Banda Aceh – Pemberlakuan jam malam di Aceh dinilai mengingatkan tentang masa darurat militer di Aceh. Kondisi ini tentunya akan menghadirkan trauma bagi masyarakat, apalagi tindakan yang dilakukan melibatkan aparat keamanan yang dipersenjatai rotan.
Hal ini diungkapkan ketua Yayasan Aceh Kreatif, Delky Nofrizal Qutni kepada media ini, Kamis 2 April 2020.
Menurut Delky, tindakan berlebihan dari Pemerintah Aceh tentunya dikhawatirkan justru berimbas kepada psikologis masyarakat Aceh.
“Jika masyarakat terus ditekan seperti ini dengan berbagai larangan tidak logis dan tidak diimbangi dengan solusi kongkret, maka dikhawatirkan masyarakat justeru akan trauma dan stres. Ketika secara psikologis masyarakat terganggu, maka imunitasnya akan turun dan rentan terserang penyakit. Kita khawatirkan masyarakat Aceh tidak meninggal karena pendemi corona tapi akhibat tingginya tekanan pemerintah yang berujung kepada stres dan trauma, serta akhibat kelaparan,” ujarnya.
Menurut Delky, Corona itu bukan kalong yang berkeliaran di malam hari. “Emangnya korona itu kalong, jika malam keluar dan menyerbu. Tidakkan, jadi jangan aneh-anehlah. Ini meanset masyarakat sekarang seakan dijepit oleh dua opsi yang diberikan pemerintah menekan psikologis, seakan masyarakat dihadapkan dengan opsi kena pukulan dengan rotan atau telah disediakan tanah kuburan,” imbuhnya.
Delky menyebutkan, presiden Jokowi telah mengintruksikan agar Kemendagri tegur kepala daerah yang tetap melakukan pemblokiran jalan.
“Kita minta Pemerintah Aceh segera cabut pemberlakuan jam malam dan pemblokiran jalan. Jika tidak, maka kita berharap pimpinan daerah yang ngotot juga dicambuk pakai rotan. Jadi imbaskan bukan masyarakat saja terus-terusan jadi korban,” ucapnya.
Dia juga mengingatkan agar para pedagang dan pelaku UMKM tidak ditertibkan dengan cara kekerasan. ” Laporan masyarakat pelaku UNKM, ada pemberian denda jika tetap melakukan usaha, ada yang disepak pantat hingga kena hukuman dan rotan. Ini seakan menunjukkan Aceh sedang kembali bertransformasi ke era konflik. Jelas-jelas ini tidak bisa dibiarkan kembali terjadi setelah penandatanganan MoU Helsinki. Seharusnya ada upaya pencegahan lain, misalkan dengan melakukan kegiatan sanitasi di tempat usaha pelaku UMKM dan seterusnya, bukan malah memberikan ancaman dan penekanan belaka.

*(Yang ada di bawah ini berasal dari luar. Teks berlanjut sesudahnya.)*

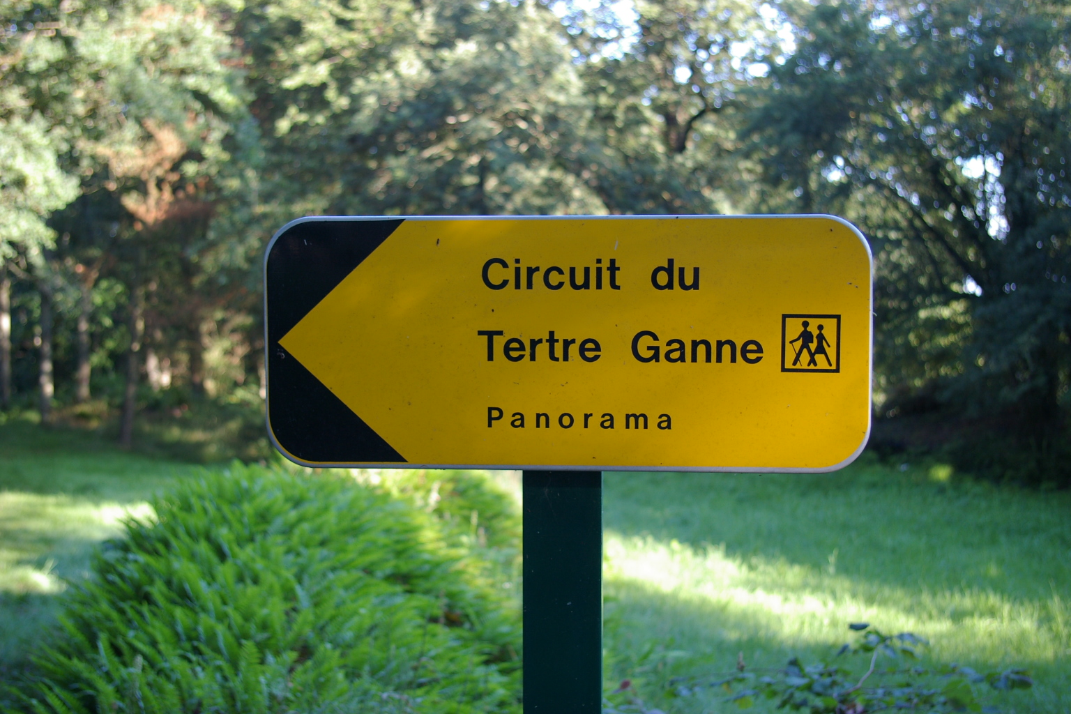 Site du tertre Ganne Randonnées

Para pelaku UMKM ini juga kebingungan, jika mereka harus tutup tempat usaha, mereka kasih makan apa untuk anak istri, jika mereka buka mereka justru dihadapkan dengan sejumlah tekanan, sungguh kondisi ini memilukan. Akhirnya, nasib pelaku UMKM ibarat buah simalakama, maju kena, mundurpun kena,” cetusnya.
Delky berharap hadirnya langkah-langkah yang bijaksana berbarebg solusi nyata dalam penanganan dan pencegahan Covid 19 di bumi Aceh pusaka.
“Jika penekanan seperti itu terus dilakukan maka itu sama artinya pemerintah sedang mencoba memberlakukan kembali KTP merah putih yang dulu nya pernah diberlakukan di Aceh. Lebih bijaksana dikitlah kebijakannya, jangan kebijakan dikeluarkan dengan kondisi panik dan berujung hadirnya kepanikan berlebihan,” ujar mantan Kabid Advokasi Forum Paguyuban Mahasiswa dan Pemuda Aceh(FPMPA) itu.